De onderaardse wraakgodin Alecto
Zal de doden van hun eeuwige banden bevrijden.
De slangen zullen van haar hoofd vallen en de zweep uit haar handen.
Klokluiden
Lied 213:1+2+3 Morgenglans der eeuwigheid
Mededelingen
VOORBEREIDING
Voorbereiding door kerkenraadslid (staan)
V: In de naam van de Vader en de Zoon en de Heilige Geest
A: Amen
V: Onze hulp is in de naam van de Heer
A: die hemel en aarde gemaakt heeft
V: Heer, vergeef ons al wat wij misdeden
A: en laat ons weer in vrede leven
V: Amen.
Ingangspsalm met antifoon (uit Jeremia 29:11)
V: Mijn plan met jullie staat vast - spreekt de HEER. Ik heb jullie geluk voor ogen, niet jullie ongeluk: ik zal je een hoopvolle toekomst geven.
Zingen Psalm 50:1+11
(allen herhalen de antifoon, na het zingen van de psalm)

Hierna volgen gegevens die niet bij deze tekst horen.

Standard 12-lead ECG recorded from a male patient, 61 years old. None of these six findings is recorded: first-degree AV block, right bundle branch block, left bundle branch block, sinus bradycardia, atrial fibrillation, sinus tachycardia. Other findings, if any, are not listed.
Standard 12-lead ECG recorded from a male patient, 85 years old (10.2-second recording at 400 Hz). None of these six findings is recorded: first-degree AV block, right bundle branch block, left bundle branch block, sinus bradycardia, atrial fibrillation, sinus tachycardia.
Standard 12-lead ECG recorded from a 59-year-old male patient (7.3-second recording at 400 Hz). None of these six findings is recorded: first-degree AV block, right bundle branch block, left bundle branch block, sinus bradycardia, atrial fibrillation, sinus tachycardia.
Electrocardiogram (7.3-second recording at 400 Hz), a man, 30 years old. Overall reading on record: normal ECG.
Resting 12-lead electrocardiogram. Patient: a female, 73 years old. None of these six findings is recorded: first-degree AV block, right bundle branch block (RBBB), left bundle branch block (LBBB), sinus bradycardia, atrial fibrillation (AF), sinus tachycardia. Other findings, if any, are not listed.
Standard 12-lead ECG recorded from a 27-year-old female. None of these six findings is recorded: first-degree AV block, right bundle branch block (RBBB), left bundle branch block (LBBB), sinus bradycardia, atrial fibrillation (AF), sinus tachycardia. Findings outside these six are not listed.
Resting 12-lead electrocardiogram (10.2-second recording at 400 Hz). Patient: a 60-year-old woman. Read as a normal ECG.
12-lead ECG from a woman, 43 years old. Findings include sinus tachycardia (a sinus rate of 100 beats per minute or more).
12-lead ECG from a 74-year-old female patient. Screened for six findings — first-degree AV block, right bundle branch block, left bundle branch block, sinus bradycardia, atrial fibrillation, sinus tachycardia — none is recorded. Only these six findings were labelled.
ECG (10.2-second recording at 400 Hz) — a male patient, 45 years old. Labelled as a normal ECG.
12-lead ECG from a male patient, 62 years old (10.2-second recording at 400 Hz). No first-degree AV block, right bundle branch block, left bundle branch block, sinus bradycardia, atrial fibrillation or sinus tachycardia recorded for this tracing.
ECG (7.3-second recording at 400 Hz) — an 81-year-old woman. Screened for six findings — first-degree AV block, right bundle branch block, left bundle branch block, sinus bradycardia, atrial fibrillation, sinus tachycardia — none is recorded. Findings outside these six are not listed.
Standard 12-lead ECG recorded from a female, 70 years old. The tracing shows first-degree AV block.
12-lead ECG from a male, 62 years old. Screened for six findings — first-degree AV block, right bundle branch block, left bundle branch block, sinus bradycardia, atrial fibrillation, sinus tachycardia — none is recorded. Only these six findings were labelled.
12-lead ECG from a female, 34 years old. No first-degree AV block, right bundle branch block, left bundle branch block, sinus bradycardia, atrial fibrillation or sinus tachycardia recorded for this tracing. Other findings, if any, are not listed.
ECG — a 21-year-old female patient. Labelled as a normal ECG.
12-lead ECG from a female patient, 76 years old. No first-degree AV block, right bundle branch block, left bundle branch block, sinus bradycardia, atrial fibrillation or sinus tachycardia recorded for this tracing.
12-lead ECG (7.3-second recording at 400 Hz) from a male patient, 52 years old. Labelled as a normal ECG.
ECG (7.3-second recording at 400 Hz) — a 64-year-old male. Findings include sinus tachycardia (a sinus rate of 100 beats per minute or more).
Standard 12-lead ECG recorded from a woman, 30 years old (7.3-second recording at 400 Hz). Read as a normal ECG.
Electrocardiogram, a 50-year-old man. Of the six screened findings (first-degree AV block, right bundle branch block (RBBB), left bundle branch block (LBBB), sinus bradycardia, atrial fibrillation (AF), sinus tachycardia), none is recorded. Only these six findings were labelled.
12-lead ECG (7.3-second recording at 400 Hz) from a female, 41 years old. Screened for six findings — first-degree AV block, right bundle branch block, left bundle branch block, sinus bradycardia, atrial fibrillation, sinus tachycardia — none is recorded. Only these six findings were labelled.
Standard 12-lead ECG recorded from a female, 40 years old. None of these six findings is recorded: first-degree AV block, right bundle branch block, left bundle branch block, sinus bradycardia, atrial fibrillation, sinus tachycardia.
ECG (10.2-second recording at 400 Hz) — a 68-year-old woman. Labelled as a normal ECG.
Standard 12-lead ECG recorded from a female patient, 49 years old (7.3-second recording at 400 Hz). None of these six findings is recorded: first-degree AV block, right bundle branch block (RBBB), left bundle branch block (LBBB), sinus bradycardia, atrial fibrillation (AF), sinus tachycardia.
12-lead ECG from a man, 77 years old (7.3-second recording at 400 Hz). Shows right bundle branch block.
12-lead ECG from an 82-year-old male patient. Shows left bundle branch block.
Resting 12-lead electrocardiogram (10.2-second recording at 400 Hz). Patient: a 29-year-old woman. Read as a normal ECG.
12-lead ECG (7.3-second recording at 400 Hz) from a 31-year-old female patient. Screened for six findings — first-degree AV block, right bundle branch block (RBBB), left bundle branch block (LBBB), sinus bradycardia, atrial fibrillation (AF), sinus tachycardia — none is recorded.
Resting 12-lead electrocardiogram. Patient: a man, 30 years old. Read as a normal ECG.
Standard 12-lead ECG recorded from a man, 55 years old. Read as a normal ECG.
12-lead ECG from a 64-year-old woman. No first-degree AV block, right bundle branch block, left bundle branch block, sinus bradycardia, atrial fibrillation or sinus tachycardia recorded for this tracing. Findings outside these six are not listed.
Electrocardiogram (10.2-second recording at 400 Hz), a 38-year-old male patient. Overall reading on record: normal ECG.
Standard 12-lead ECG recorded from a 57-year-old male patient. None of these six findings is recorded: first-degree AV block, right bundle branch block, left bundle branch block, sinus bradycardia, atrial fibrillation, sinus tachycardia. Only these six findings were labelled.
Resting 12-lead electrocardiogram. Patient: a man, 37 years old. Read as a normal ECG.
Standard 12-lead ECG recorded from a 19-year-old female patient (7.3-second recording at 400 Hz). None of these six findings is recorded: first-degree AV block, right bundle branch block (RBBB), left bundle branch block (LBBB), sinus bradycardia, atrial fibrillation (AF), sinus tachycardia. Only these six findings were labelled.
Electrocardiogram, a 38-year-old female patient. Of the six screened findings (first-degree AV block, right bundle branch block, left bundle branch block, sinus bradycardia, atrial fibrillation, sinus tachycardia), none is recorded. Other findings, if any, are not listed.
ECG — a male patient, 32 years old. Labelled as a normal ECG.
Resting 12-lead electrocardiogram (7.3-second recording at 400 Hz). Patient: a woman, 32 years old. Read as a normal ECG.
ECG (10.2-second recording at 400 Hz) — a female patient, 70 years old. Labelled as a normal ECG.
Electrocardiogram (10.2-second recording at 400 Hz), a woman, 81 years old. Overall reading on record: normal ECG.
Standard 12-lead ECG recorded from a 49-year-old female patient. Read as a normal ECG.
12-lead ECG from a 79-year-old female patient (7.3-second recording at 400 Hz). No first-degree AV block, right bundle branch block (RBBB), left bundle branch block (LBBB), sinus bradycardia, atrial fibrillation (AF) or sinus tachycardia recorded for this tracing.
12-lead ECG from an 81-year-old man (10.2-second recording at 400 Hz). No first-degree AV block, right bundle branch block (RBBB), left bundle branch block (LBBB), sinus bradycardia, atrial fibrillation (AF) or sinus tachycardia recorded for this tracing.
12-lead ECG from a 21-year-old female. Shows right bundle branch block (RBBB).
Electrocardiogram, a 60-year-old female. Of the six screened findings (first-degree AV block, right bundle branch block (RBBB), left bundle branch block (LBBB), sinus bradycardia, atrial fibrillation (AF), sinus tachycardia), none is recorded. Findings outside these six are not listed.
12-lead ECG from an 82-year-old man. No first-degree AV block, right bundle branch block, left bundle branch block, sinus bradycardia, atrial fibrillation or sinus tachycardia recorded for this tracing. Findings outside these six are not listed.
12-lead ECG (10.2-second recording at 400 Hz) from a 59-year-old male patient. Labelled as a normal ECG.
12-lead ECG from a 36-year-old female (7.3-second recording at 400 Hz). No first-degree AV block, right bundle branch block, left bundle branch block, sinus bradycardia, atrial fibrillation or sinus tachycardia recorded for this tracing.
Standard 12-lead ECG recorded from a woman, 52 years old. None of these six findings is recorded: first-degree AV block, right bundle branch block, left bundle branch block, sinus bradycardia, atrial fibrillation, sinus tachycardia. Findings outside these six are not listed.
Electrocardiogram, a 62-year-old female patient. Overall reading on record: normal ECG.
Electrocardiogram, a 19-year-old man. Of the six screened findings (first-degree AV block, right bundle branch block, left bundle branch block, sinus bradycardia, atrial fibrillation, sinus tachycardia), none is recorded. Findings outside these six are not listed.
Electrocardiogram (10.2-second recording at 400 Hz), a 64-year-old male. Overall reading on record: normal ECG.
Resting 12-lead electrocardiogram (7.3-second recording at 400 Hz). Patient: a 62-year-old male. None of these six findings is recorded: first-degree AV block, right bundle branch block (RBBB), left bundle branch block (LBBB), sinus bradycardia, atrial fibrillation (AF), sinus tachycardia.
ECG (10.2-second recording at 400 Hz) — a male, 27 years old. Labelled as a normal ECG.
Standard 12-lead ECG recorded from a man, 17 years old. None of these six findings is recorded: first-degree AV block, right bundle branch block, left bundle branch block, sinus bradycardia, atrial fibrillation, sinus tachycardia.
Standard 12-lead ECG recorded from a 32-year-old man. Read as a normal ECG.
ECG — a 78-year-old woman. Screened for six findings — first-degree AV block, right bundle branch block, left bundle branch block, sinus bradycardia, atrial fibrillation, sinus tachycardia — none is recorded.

A: Mijn plan met jullie staat vast - spreekt de HEER. Ik heb jullie geluk voor ogen, niet jullie ongeluk: ik zal je een hoopvolle toekomst geven.
Kyrie
V: Laten wij de Heer om ontferming aanroepen voor de nood van de wereld en zijn naam prijzen, want zijn barmhartigheid heeft geen einde!
Gloria
HET WOORD - DE SCHRIFTEN
Groet
Zondagsgebed
V: … door Jezus Christus, onze Heer.
A: Amen.
Muziek: Nicholas Lanier (1588 – 1666): Weep no more van
Weep no more my wearied eyes;
Leave off your sad lamenting;
Cease my voice your mournful cries,
Since she, only she,
cruel she pleasure takes in my tormenting.
And my griev’d heart long time with sighs oppress’d,
Which endlessly to her I sent
As messengers of my unrest,
Now let her know, all love to her is spent.
Nor blind love, no more shall boast,
Or glory in my tormenting;
Her disdains my love hath lost,
For that, only that, bred my too late repenting.
Now, now no more, my heart shall beauty charm
With rosy cheek or glist’ring eye;
For in fair looks lies hidden harm,
And Love’s too blind the danger to espy.
Huil niet meer, vermoeide ogen;
Laat uw droeve klachten achterwege.
Staak, mijn stem, uw treurend klagen,
aangezien zij, alleen zij, wrede zij, behagen schept in mijn kwelling.
En mijn bedroefd hart, lang bezwaard door zuchten,
die ik haar eindeloos toezond
als boden van mijn onrust,
laat haar nu weten: alle liefde voor haar is vergaan.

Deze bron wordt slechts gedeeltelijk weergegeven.